5. Make stripes. Tint 5 oz. white fondant with Royal Blue Icing Color for shade used on smooth stripes. Use fondant roller to roll out violet fondant 3/16" thick. Use fondant trimmer to cut eight strips, 1-1/2"x5". Use detail embosser with dash embossing wheel to emboss four strips 1/4" apart. Use fondant roller to roll out blue fondant 3/16" thick. Use fondant trimmer to cut eight smooth strips, 1"x5". Use damp brush to attach strips, alternating blue and violet, to cake sides.

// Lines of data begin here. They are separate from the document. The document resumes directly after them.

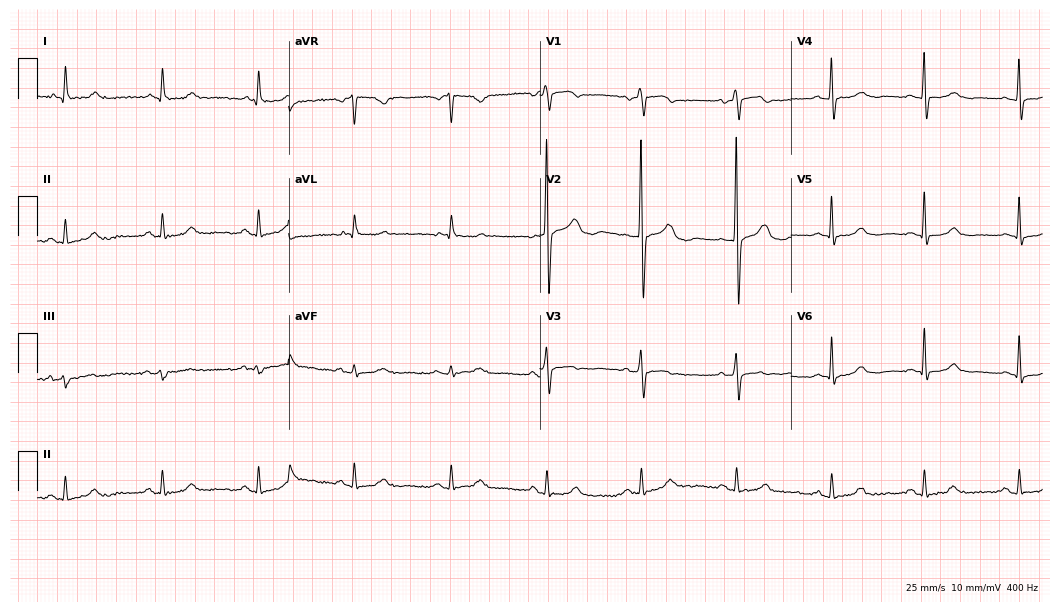
12-lead ECG from an 82-year-old female (10.2-second recording at 400 Hz). No first-degree AV block, right bundle branch block, left bundle branch block, sinus bradycardia, atrial fibrillation or sinus tachycardia recorded for this tracing.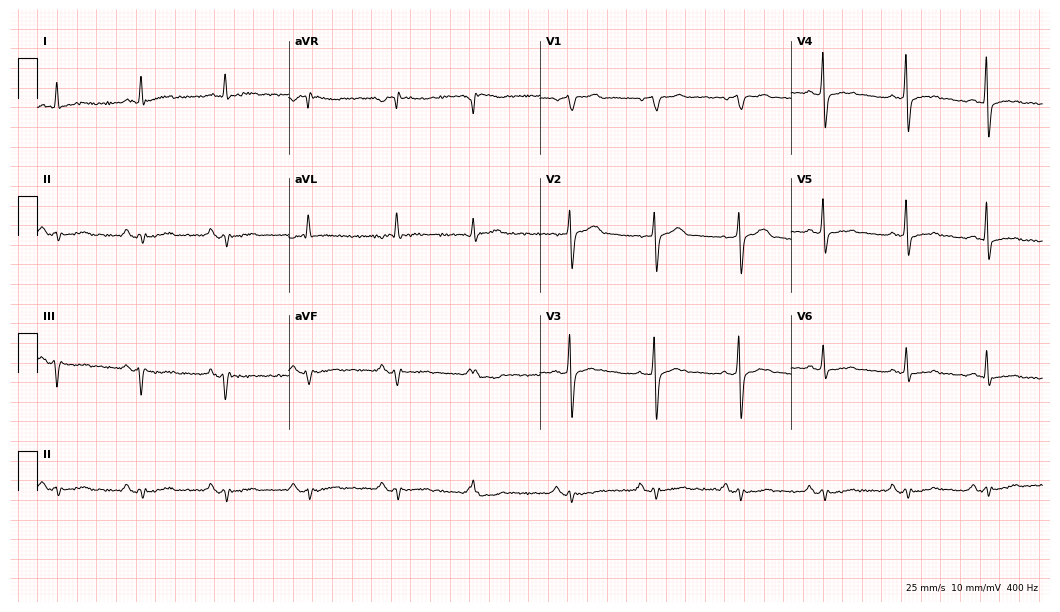
12-lead ECG from a male patient, 68 years old. Screened for six findings — first-degree AV block, right bundle branch block (RBBB), left bundle branch block (LBBB), sinus bradycardia, atrial fibrillation (AF), sinus tachycardia — none is recorded.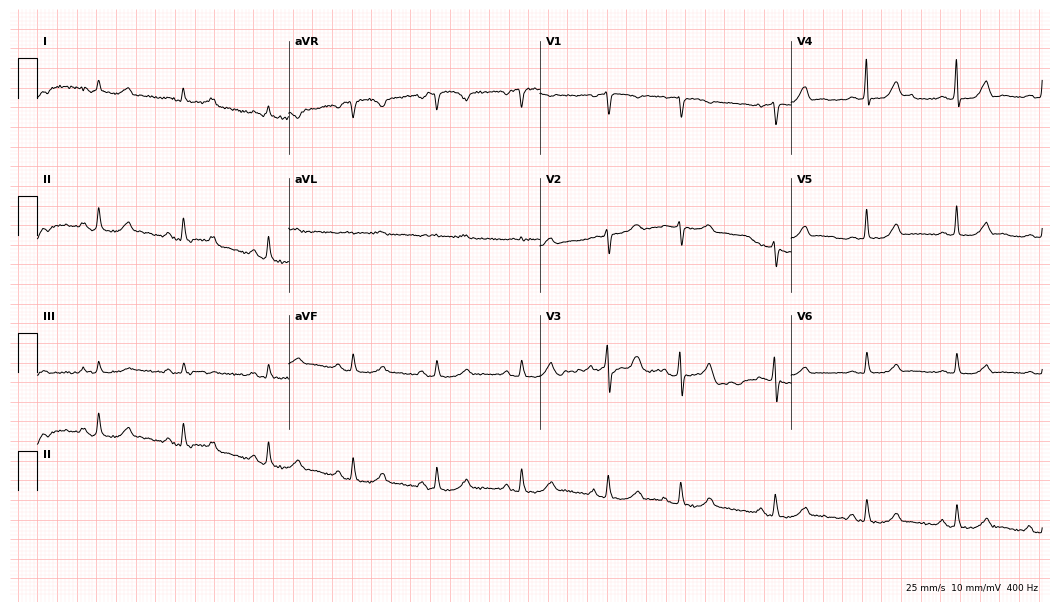
12-lead ECG from a male patient, 79 years old. Labelled as a normal ECG.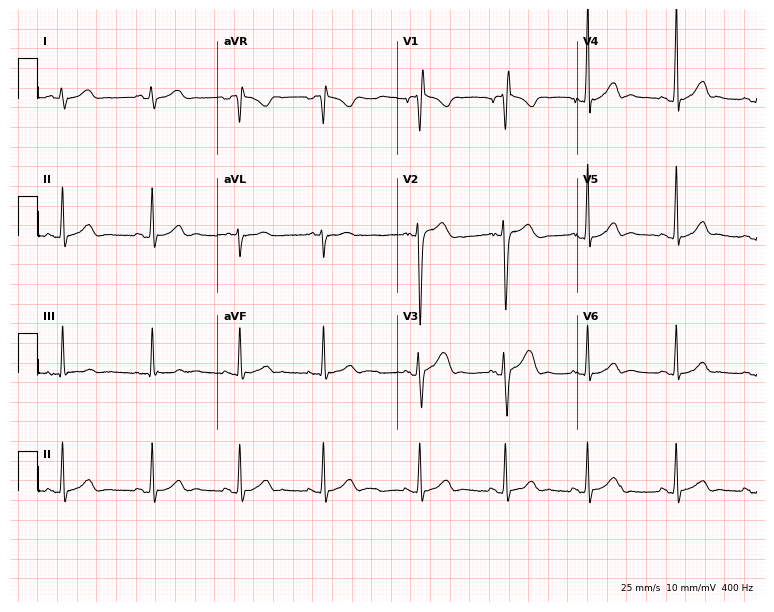
Electrocardiogram, an 18-year-old male patient. Overall reading on record: normal ECG.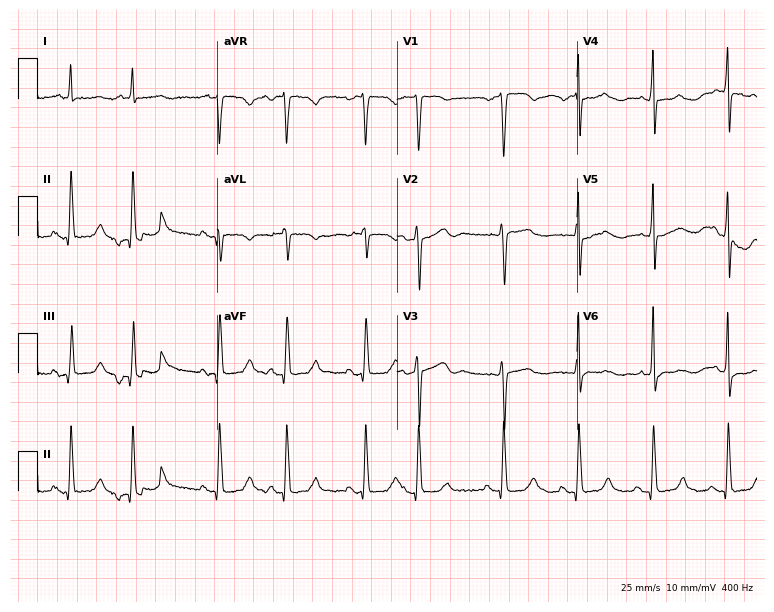
Standard 12-lead ECG recorded from a 71-year-old female (7.3-second recording at 400 Hz). None of these six findings is recorded: first-degree AV block, right bundle branch block, left bundle branch block, sinus bradycardia, atrial fibrillation, sinus tachycardia. Other findings, if any, are not listed.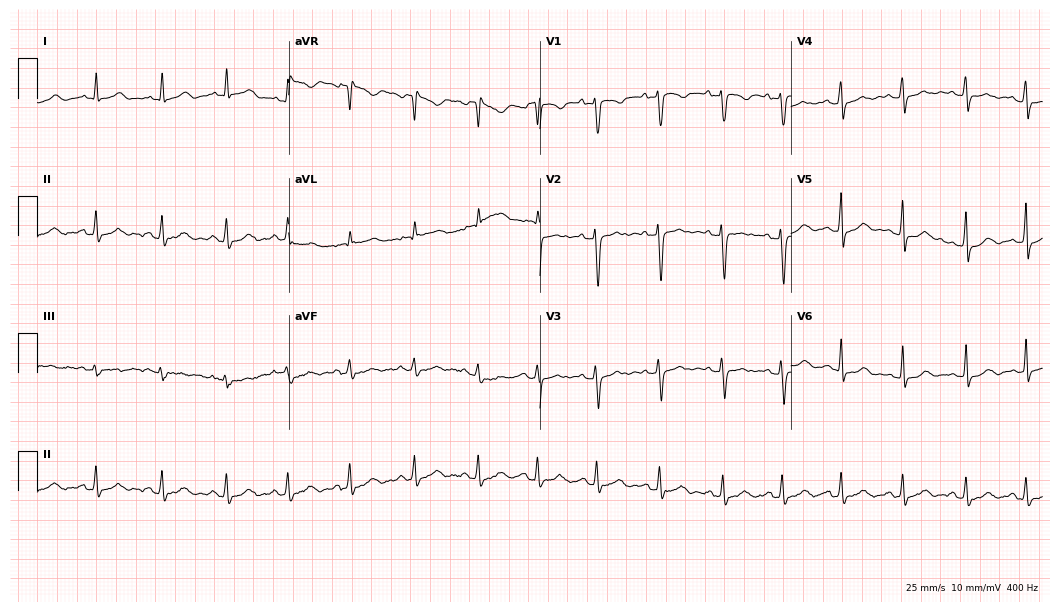
12-lead ECG from a woman, 23 years old. Labelled as a normal ECG.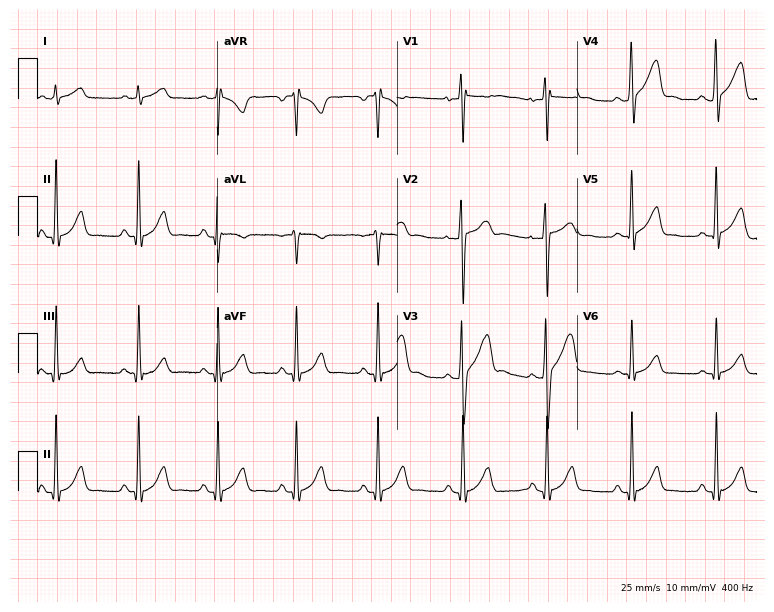
12-lead ECG from a man, 37 years old. No first-degree AV block, right bundle branch block (RBBB), left bundle branch block (LBBB), sinus bradycardia, atrial fibrillation (AF) or sinus tachycardia recorded for this tracing. Findings outside these six are not listed.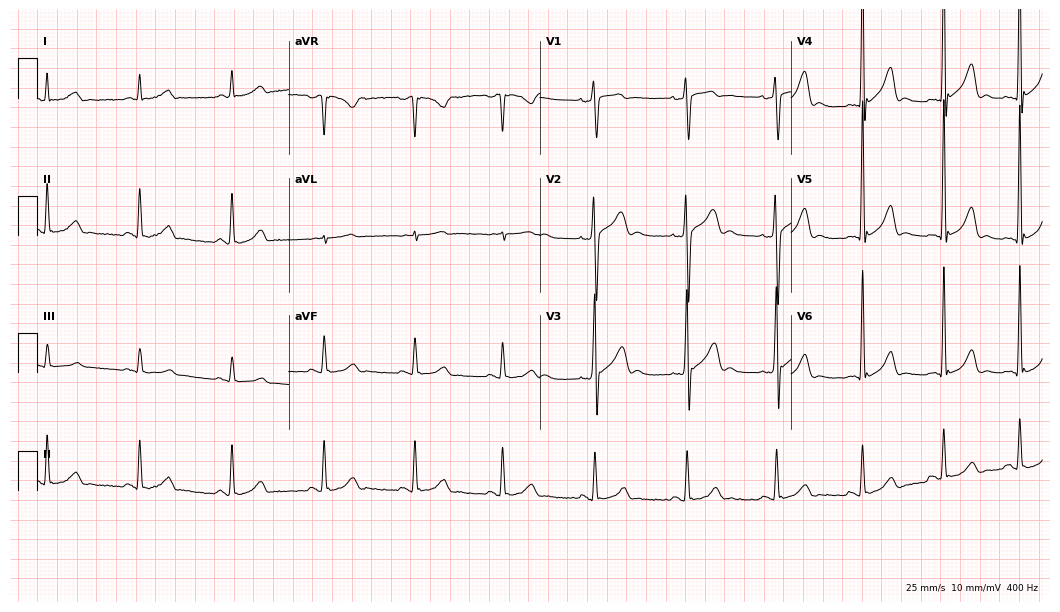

6. Make borders. For bottom border, roll 3/4" balls of white fondant and attach to cake with thinned fondant adhesive. Use white Icing Writer to pipe swirls on top of balls. For top border, roll 5/8" white fondant balls and attach with thinned fondant.
7. Add flowers. Cut dowel rod to height of cake and insert into cake center. Drop a piece of fondant into dowel rod to secure flowers. Position flowers.